Up to 75,000 Iraqi and US soldiers using tanks and armoured vehicles were to be deployed across the capital starting on Wednesday in "Operation Forward Together".

Nuri al-Maliki also announced plans for an extended curfew and a weapons ban.

Not long after the clampdown started, a car bomb killed one person and wounded five, a police source said.

 

In Kazimiyah, a northern area of the city, about 2,000 supporters of Muqtada al-Sadr, the Shia cleric, protested against the surprise visit of the US president on Tuesday.

 

Hazem al-Araji, an al-Sadr aide, condemned the "ill-fated visit" by George Bush, "the leader of the occupation", and protesters chanted "Iraq is for the Iraqis".

At one point, they tried to burn an American flag, but it failed to ignite.

Clashes expected

Major General Mahdi al-Gharrawi, the commander of public order forces under the interior ministry, said the security operation was to be the biggest of its kind in Baghdad since the US handed over sovereignty to Iraq in June 2004.

A bomb went off on Wednesday
despite the clampdown

"Baghdad is divided according to geographical area, and we know the al-Qaeda leaders in each area," he said.

Al-Gharrawi also said he believed that fighters opposed to the US presence in Iraq were likely to step up their attacks.

"We are expecting clashes will erupt in the predominantly Sunni areas," he said.

Civilians have complained of random violence and detentions by Iraqi forces, especially the police, which are widely believed to have been infiltrated by so-called sectarian death squads.

Al-Gharrawi said there were plans for a single uniform to distinguish legitimate forces in the coming days.
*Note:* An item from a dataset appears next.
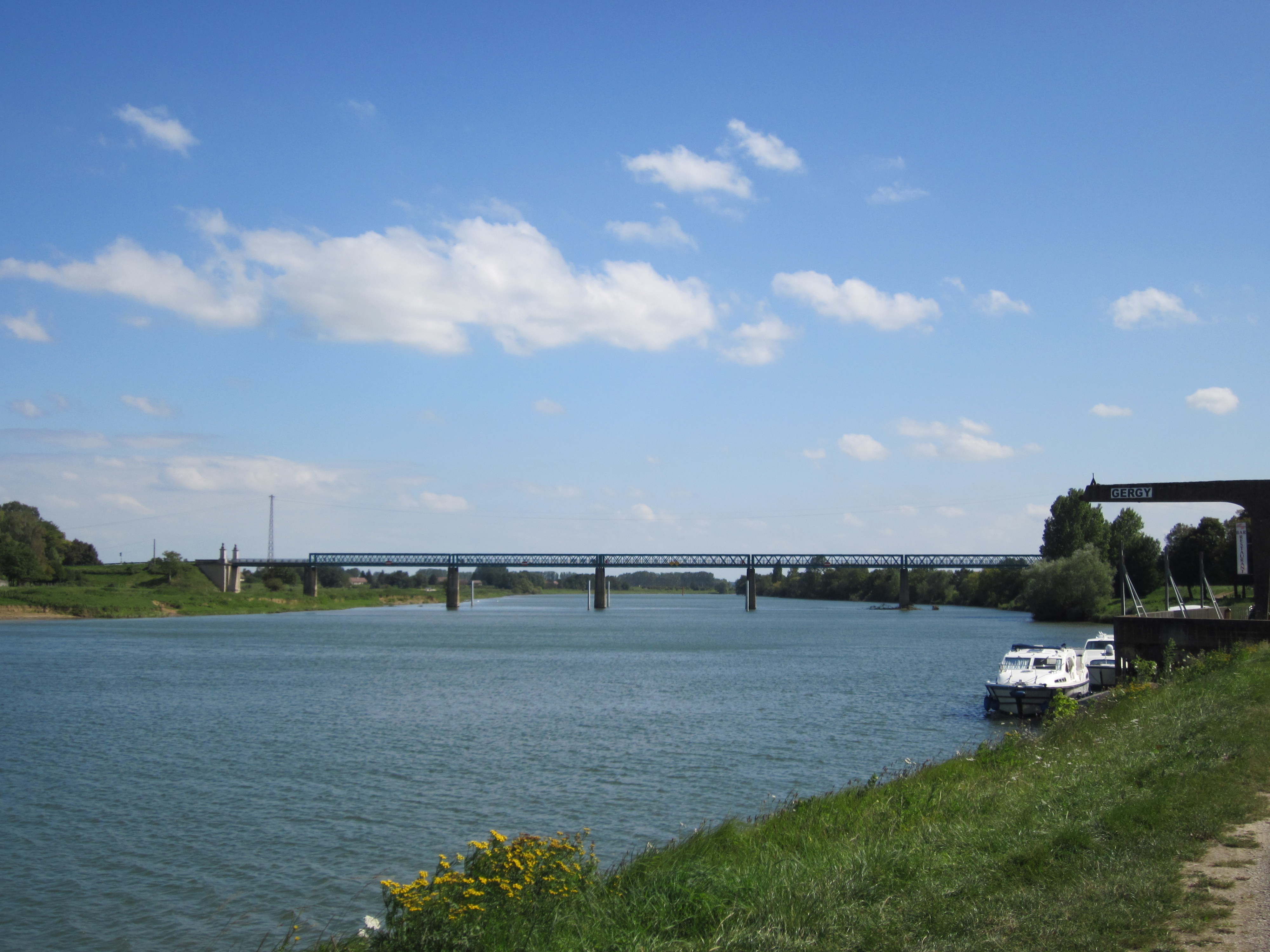 Le pont sur la Saône entre Gergy et Verjux (Saône et Loire)

"There will be a special uniform with special badges to be put on the vehicles as a sign that it belongs to our forces," he said.

Heavy-handed tactics

Al-Maliki's plan includes banning personal weapons and implementing a 9pm to 6am curfew, which hitherto had begun at 11pm. The new curfew was expected to begin on Friday.

There would be more house raids, more checkpoints and even air strikes in the city.

An Iraqi soldier mans his gun in
the Kadhimiya area of Baghdad

Al-Malaki said: "The raids during this plan will be very tough ... because there will be no mercy towards those who show no mercy to our people."

The Iraqi army launched a similar crackdown dubbed Operation Lightning in May last year, deploying more than 40,000 Iraqi police and soldiers, backed by American troops and air support.

However, violence continued to increase and many Sunnis were alienated by the heavy-handed tactics concentrating on their neighbourhoods.